Output the entries exactly as they appear. Pictures should not be included.

Exercise material |

================================

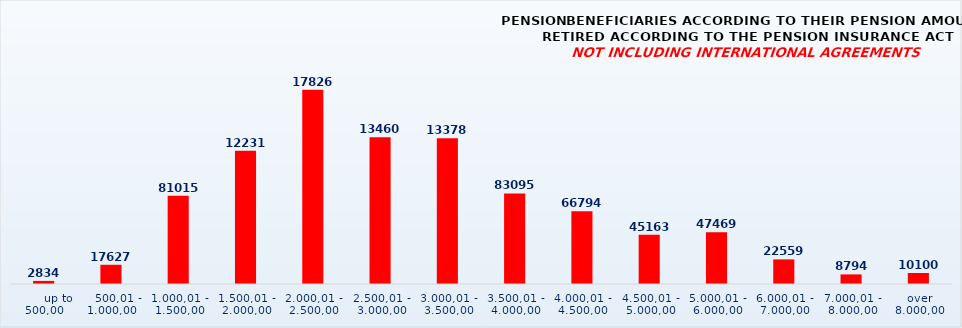
| Category | PENSION BENEFICIARIES ACCORDING TO TYPES AND AMOUNTS OF PENSION, RETIRED ACCORDING TO THE PENSION INSURANCE ACT
NOT INCLUDING INTERNATIONAL AGREEMENTS |
|---|---|
|       up to 500,00 | 2834 |
|    500,01 - 1.000,00 | 17627 |
| 1.000,01 - 1.500,00 | 81015 |
| 1.500,01 - 2.000,00 | 122318 |
| 2.000,01 - 2.500,00 | 178268 |
| 2.500,01 - 3.000,00 | 134600 |
| 3.000,01 - 3.500,00 | 133782 |
| 3.500,01 - 4.000,00 | 83095 |
| 4.000,01 - 4.500,00 | 66794 |
| 4.500,01 - 5.000,00 | 45163 |
| 5.000,01 - 6.000,00 | 47469 |
| 6.000,01 - 7.000,00 | 22559 |
| 7.000,01 - 8.000,00 | 8794 |
|  over  8.000,00 | 10100 |
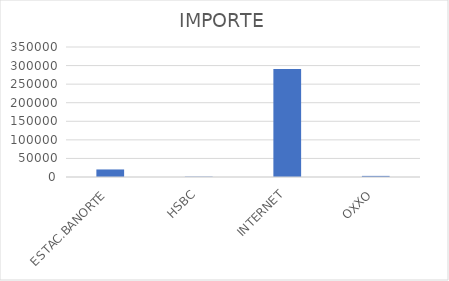
| Category | IMPORTE |
|---|---|
| ESTAC.BANORTE | 20300.1 |
| HSBC | 991.12 |
| INTERNET | 290808.12 |
| OXXO | 2990.71 |
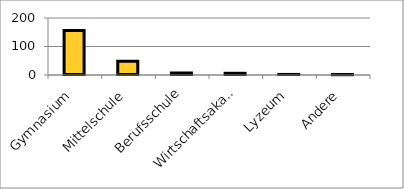
| Category | Series 0 |
|---|---|
| Gymnasium | 156 |
| Mittelschule | 48 |
| Berufsschule | 7 |
| Wirtschaftsakademie | 6 |
| Lyzeum | 2 |
| Andere | 1 |
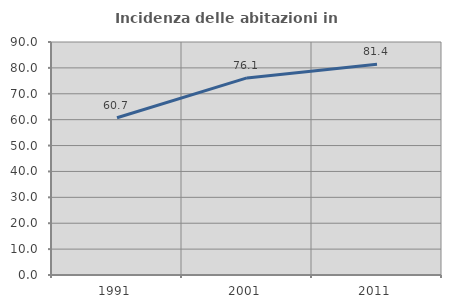
| Category | Incidenza delle abitazioni in proprietà  |
|---|---|
| 1991.0 | 60.741 |
| 2001.0 | 76.138 |
| 2011.0 | 81.448 |
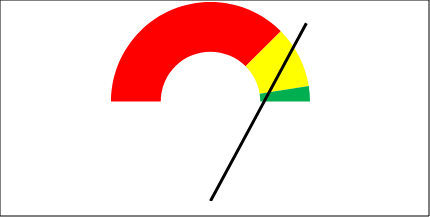
| Category | Series 0 |
|---|---|
| 0 | 0.75 |
| 1 | 0.2 |
| 2 | 0.05 |
| 3 | 1 |
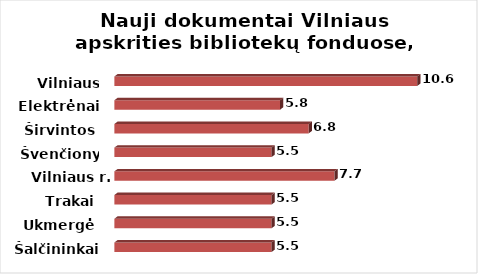
| Category | Series 0 |
|---|---|
| Šalčininkai | 5.5 |
| Ukmergė | 5.5 |
| Trakai | 5.5 |
| Vilniaus r. | 7.7 |
| Švenčionys | 5.5 |
| Širvintos | 6.8 |
| Elektrėnai | 5.8 |
| Vilniaus m. | 10.6 |

================================

Answer |
| Category | PENSION BENEFICIARIES ACCORDING TO TYPES AND AMOUNTS OF PENSION, RETIRED ACCORDING TO THE PENSION INSURANCE ACT
NOT INCLUDING INTERNATIONAL AGREEMENTS |
|---|---|
|       up to 500,00 | 2834 |
|    500,01 - 1.000,00 | 17627 |
| 1.000,01 - 1.500,00 | 81015 |
| 1.500,01 - 2.000,00 | 122318 |
| 2.000,01 - 2.500,00 | 178268 |
| 2.500,01 - 3.000,00 | 134600 |
| 3.000,01 - 3.500,00 | 133782 |
| 3.500,01 - 4.000,00 | 83095 |
| 4.000,01 - 4.500,00 | 66794 |
| 4.500,01 - 5.000,00 | 45163 |
| 5.000,01 - 6.000,00 | 47469 |
| 6.000,01 - 7.000,00 | 22559 |
| 7.000,01 - 8.000,00 | 8794 |
|  over  8.000,00 | 10100 |
| Category | IMPORTE |
|---|---|
| ESTAC.BANORTE | 20300.1 |
| HSBC | 991.12 |
| INTERNET | 290808.12 |
| OXXO | 2990.71 |
| Category | Series 0 |
|---|---|
| Gymnasium | 156 |
| Mittelschule | 48 |
| Berufsschule | 7 |
| Wirtschaftsakademie | 6 |
| Lyzeum | 2 |
| Andere | 1 |
| Category | Incidenza delle abitazioni in proprietà  |
|---|---|
| 1991.0 | 60.741 |
| 2001.0 | 76.138 |
| 2011.0 | 81.448 |
| Category | Series 0 |
|---|---|
| 0 | 0.75 |
| 1 | 0.2 |
| 2 | 0.05 |
| 3 | 1 |
| Category | Series 0 |
|---|---|
| Šalčininkai | 5.5 |
| Ukmergė | 5.5 |
| Trakai | 5.5 |
| Vilniaus r. | 7.7 |
| Švenčionys | 5.5 |
| Širvintos | 6.8 |
| Elektrėnai | 5.8 |
| Vilniaus m. | 10.6 |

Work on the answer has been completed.